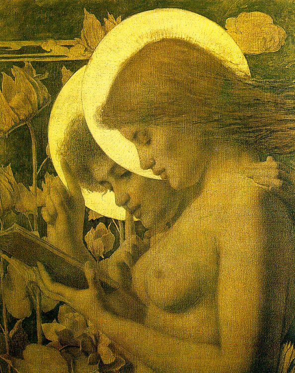 Les Auréoles
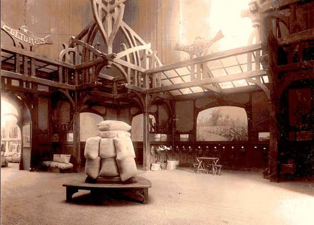 Structure en bois du Pavillon Colonial Expo coloniale de Tervuren 1897
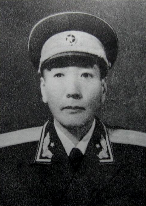 桑颇·才旺仁增
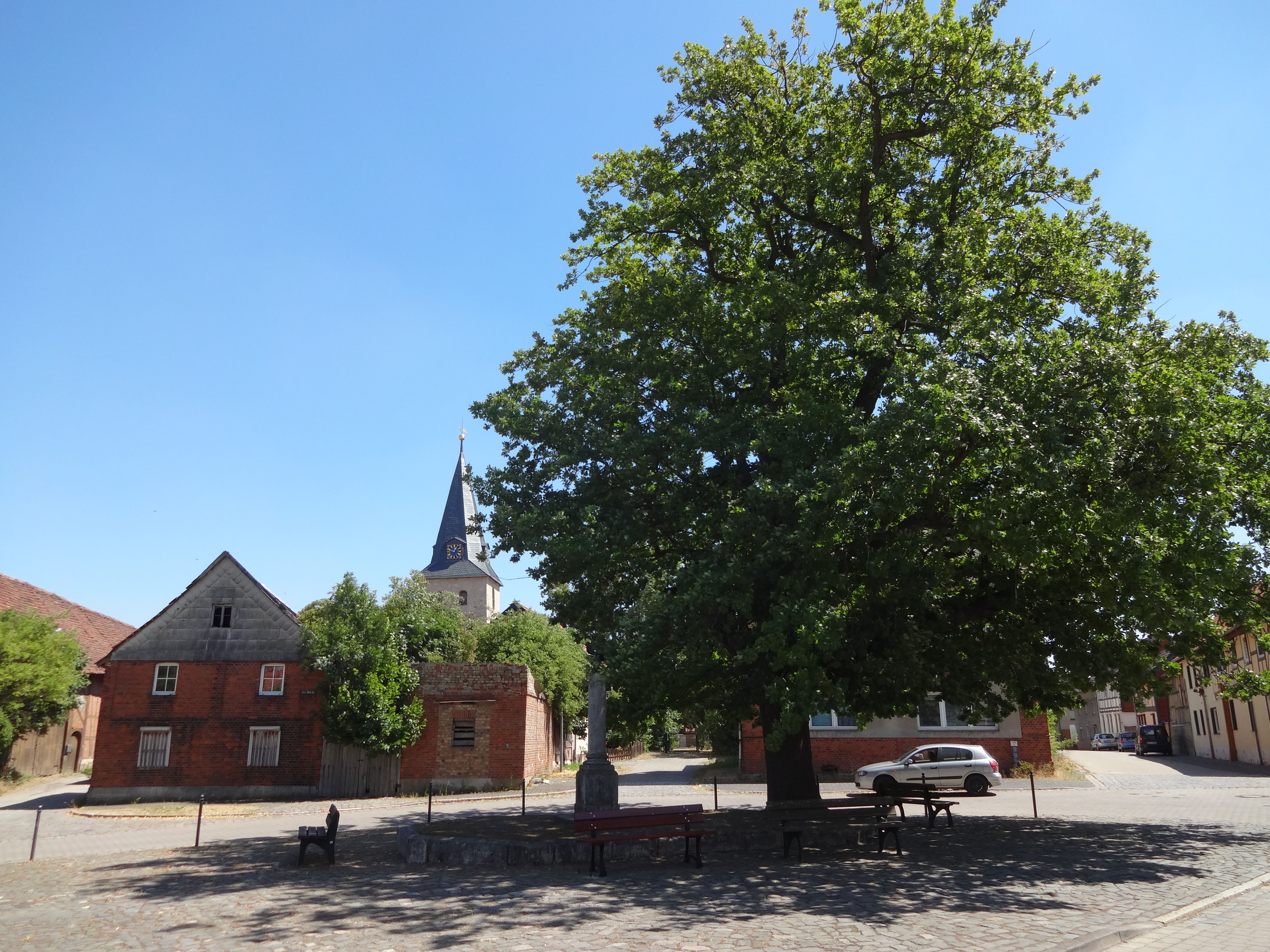 denkmalgeschützter Markt (Am Markt) in Dedeleben, Sachsen-Anhalt, Wohnhaus Am Markt 1
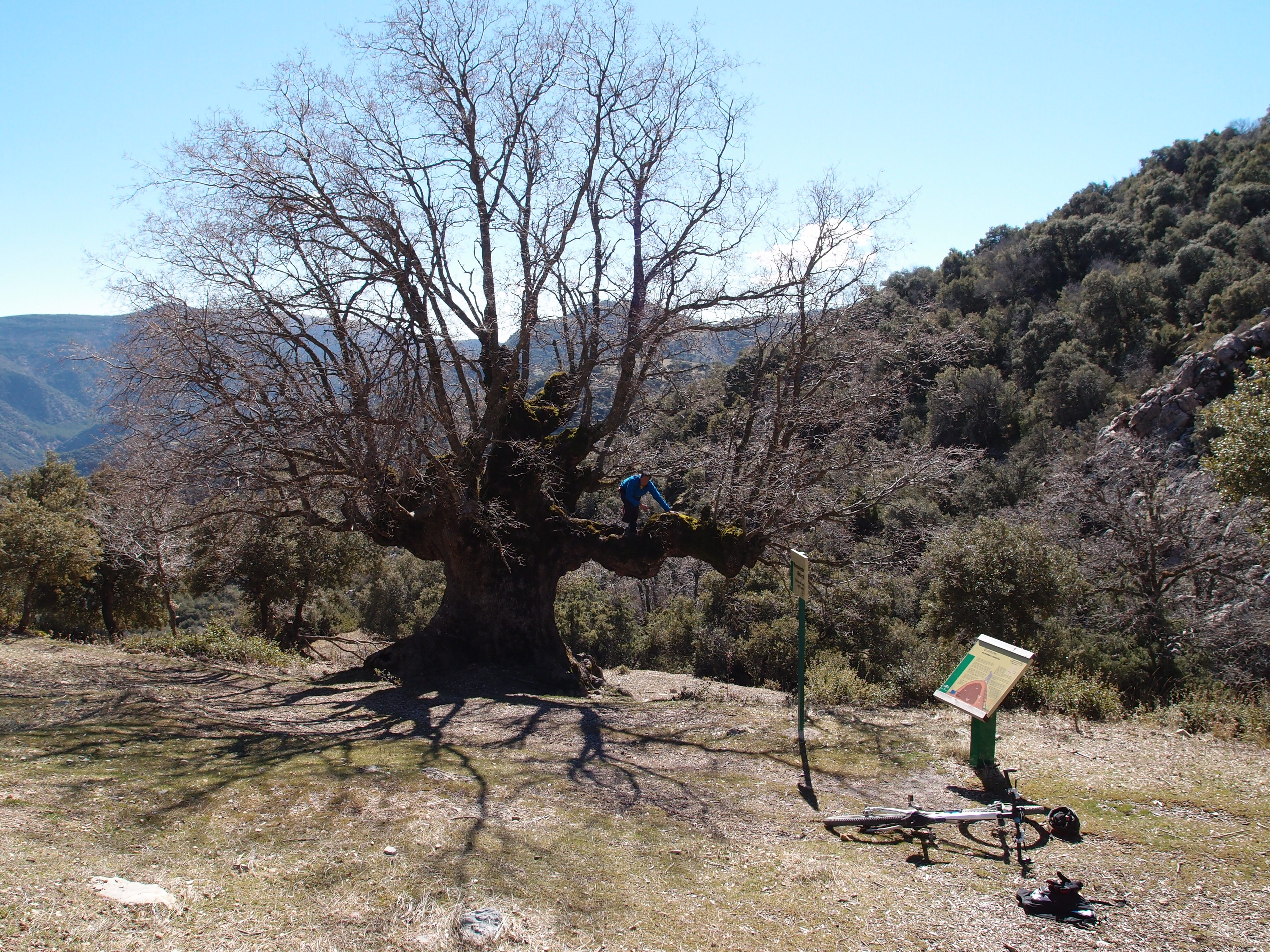 Vista del Quejigo del Amo
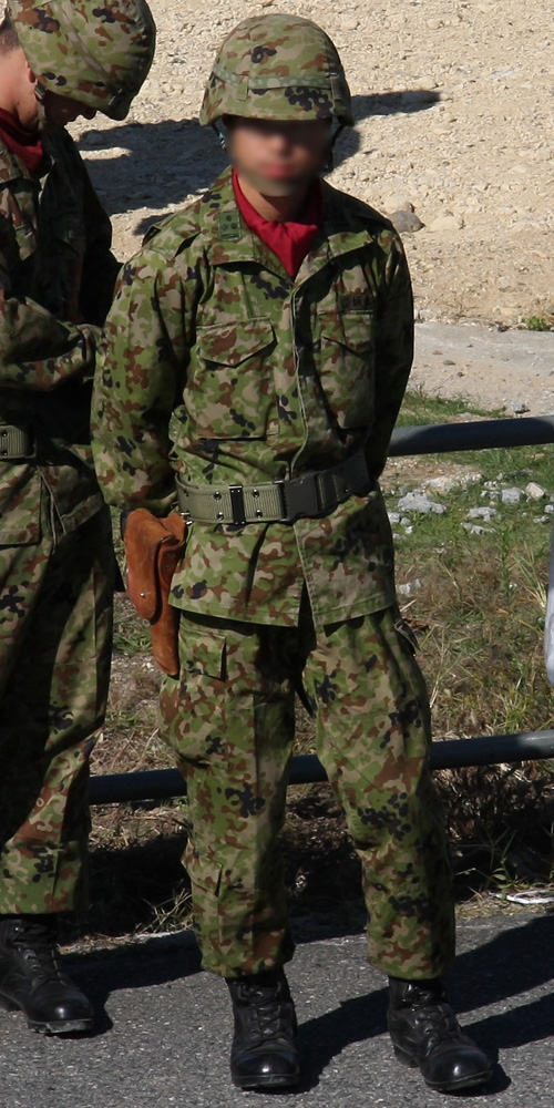 第10師団創立記念行事にて
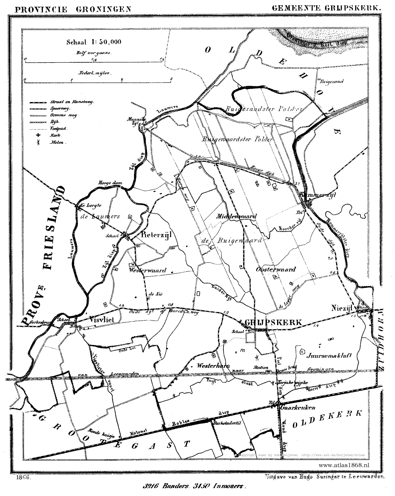 Kaart van Grijpskerk uit Gemeente Atlas van Nederland, J. Kuyper 1865-1870, Uitgave Hugo Suringar Leeuwarden.
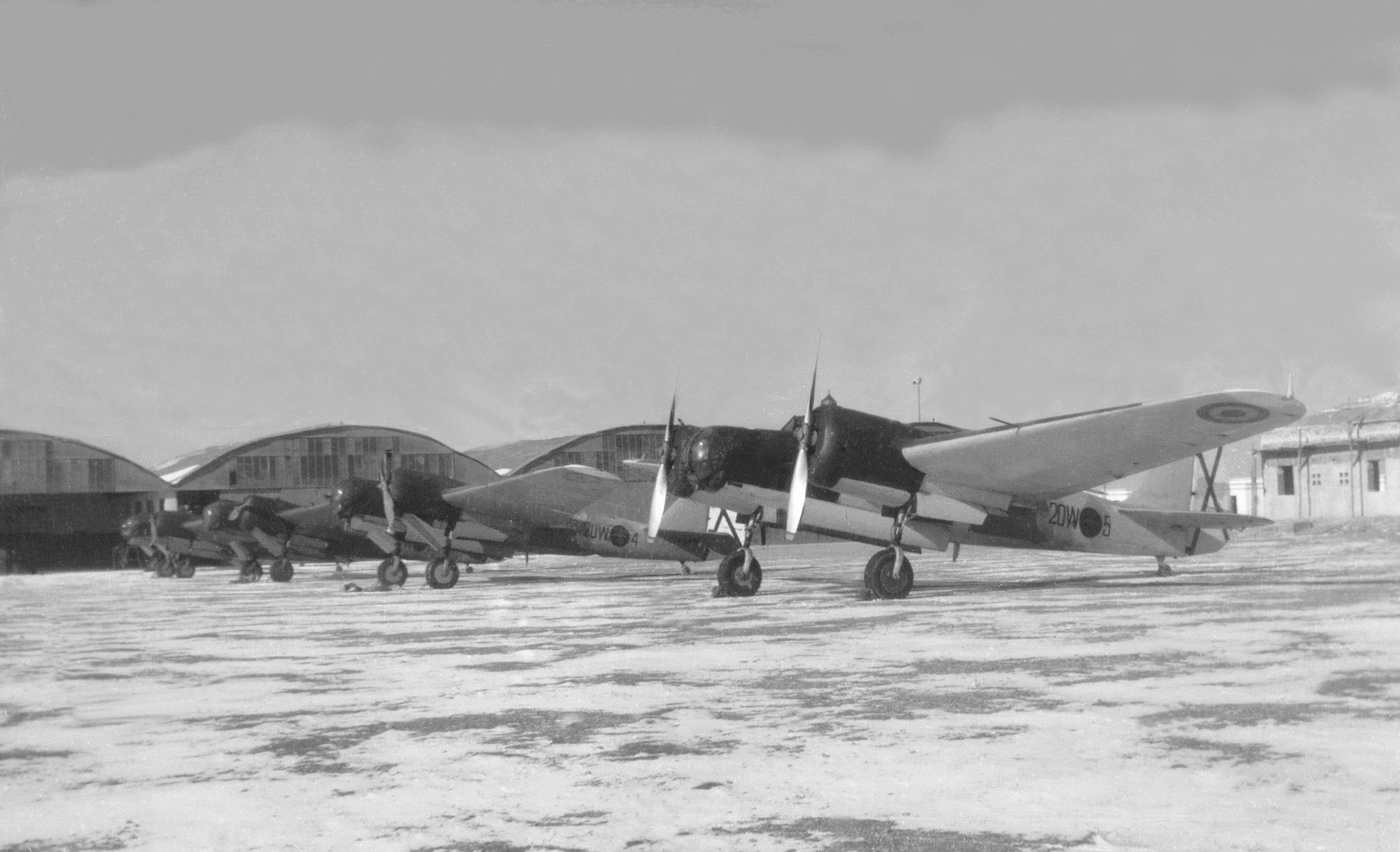 Tupolev SB "Katiuska" del Ala 14 en tierra, año 1940.
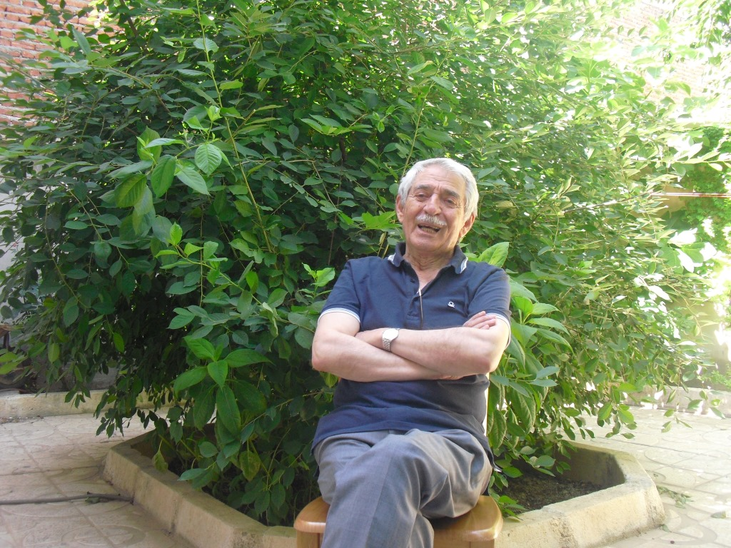 Kurdî: وت‌وێژی کاروان دوورئەندیش له‌گه‌ڵ دوکتۆر عەبدوڵڵا ئه‌بریشه‌می (١١ی پووشپەڕی ١٣٩٢)
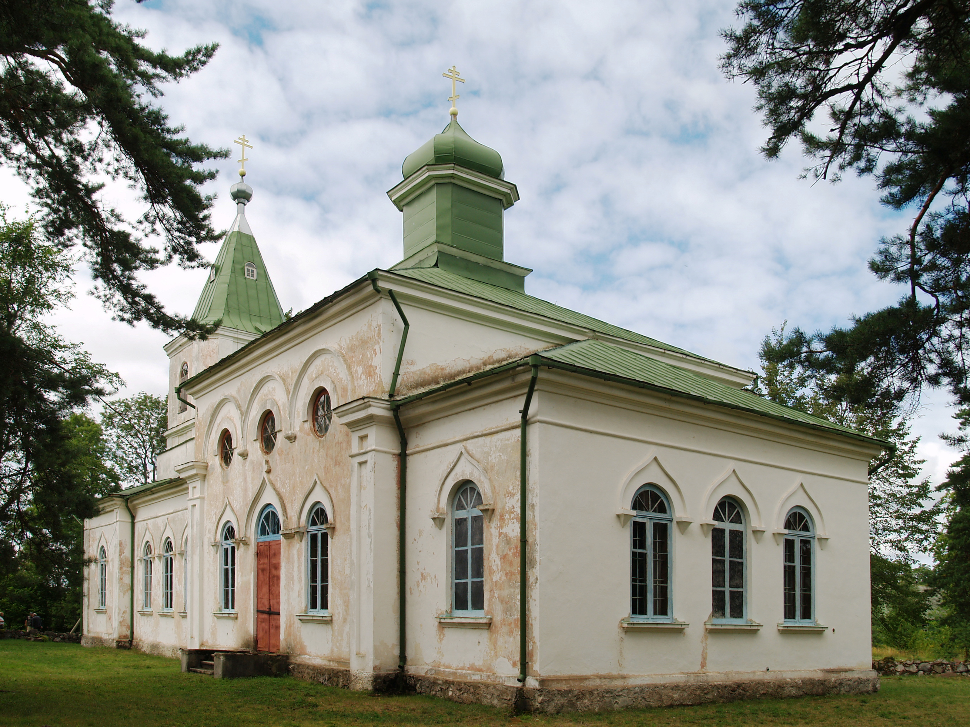 Häädemeeste õigeusu kirik
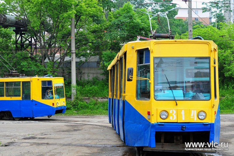 Трамваи КТМ-8 314 и КТМ-8 3?? во Владивостоке
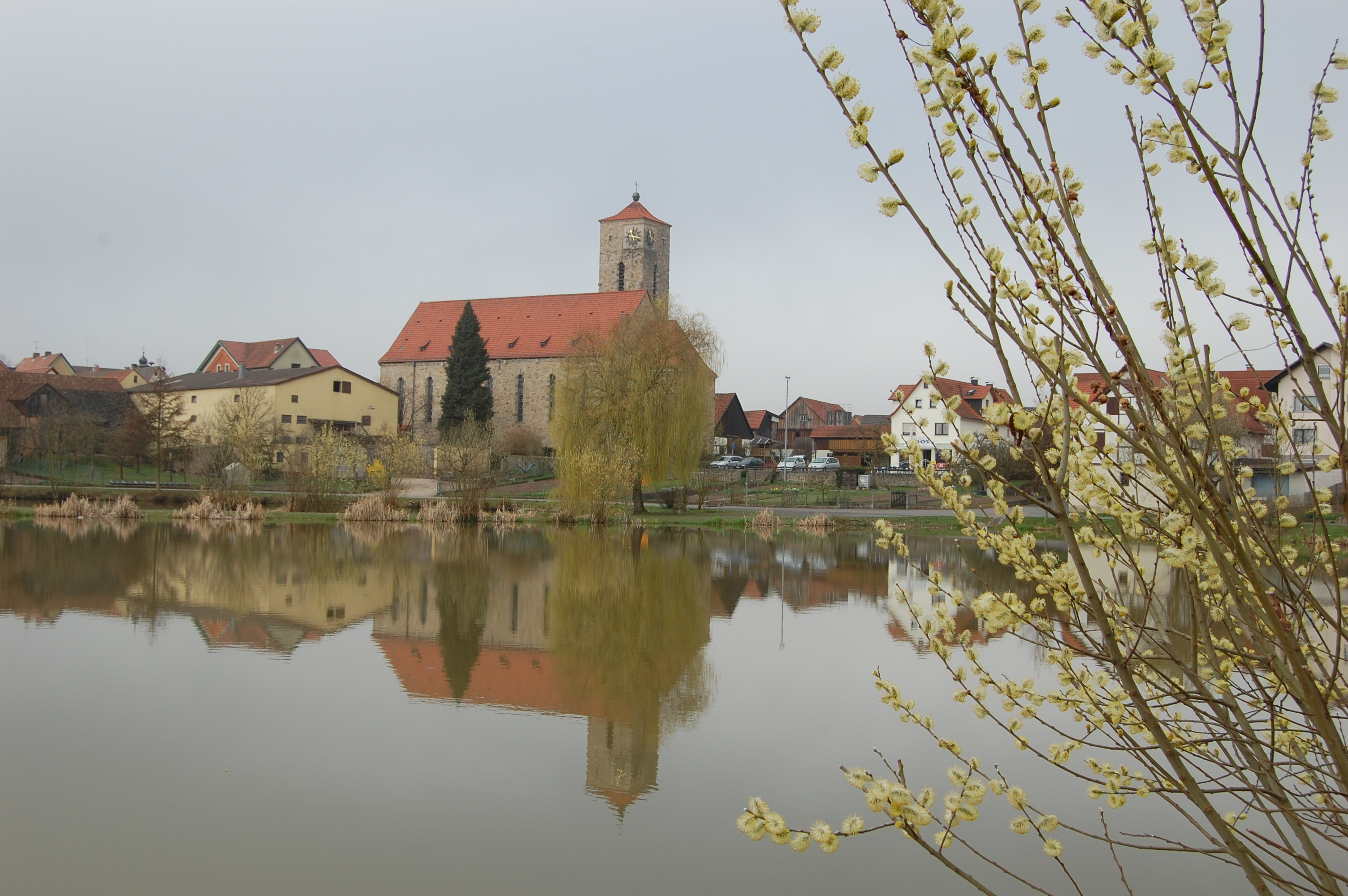 Hohenroth, Kreis Rhön-Grabfeld (2011)
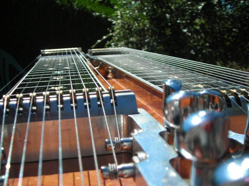 rollernut

━━━━━━━━━━

§ BRIEF: Would you write out exactly the lines of the data from the one holding "Vista del Quejigo del Amo" to the final line, both included, with pictures left out?

§ TASK RESPONSE:
 Vista del Quejigo del Amo
 第10師団創立記念行事にて
 Kaart van Grijpskerk uit Gemeente Atlas van Nederland, J. Kuyper 1865-1870, Uitgave Hugo Suringar Leeuwarden.
 Tupolev SB "Katiuska" del Ala 14 en tierra, año 1940.
 Kurdî: وت‌وێژی کاروان دوورئەندیش له‌گه‌ڵ دوکتۆر عەبدوڵڵا ئه‌بریشه‌می (١١ی پووشپەڕی ١٣٩٢)
 Häädemeeste õigeusu kirik
 Трамваи КТМ-8 314 и КТМ-8 3?? во Владивостоке
 Hohenroth, Kreis Rhön-Grabfeld (2011)
 rollernut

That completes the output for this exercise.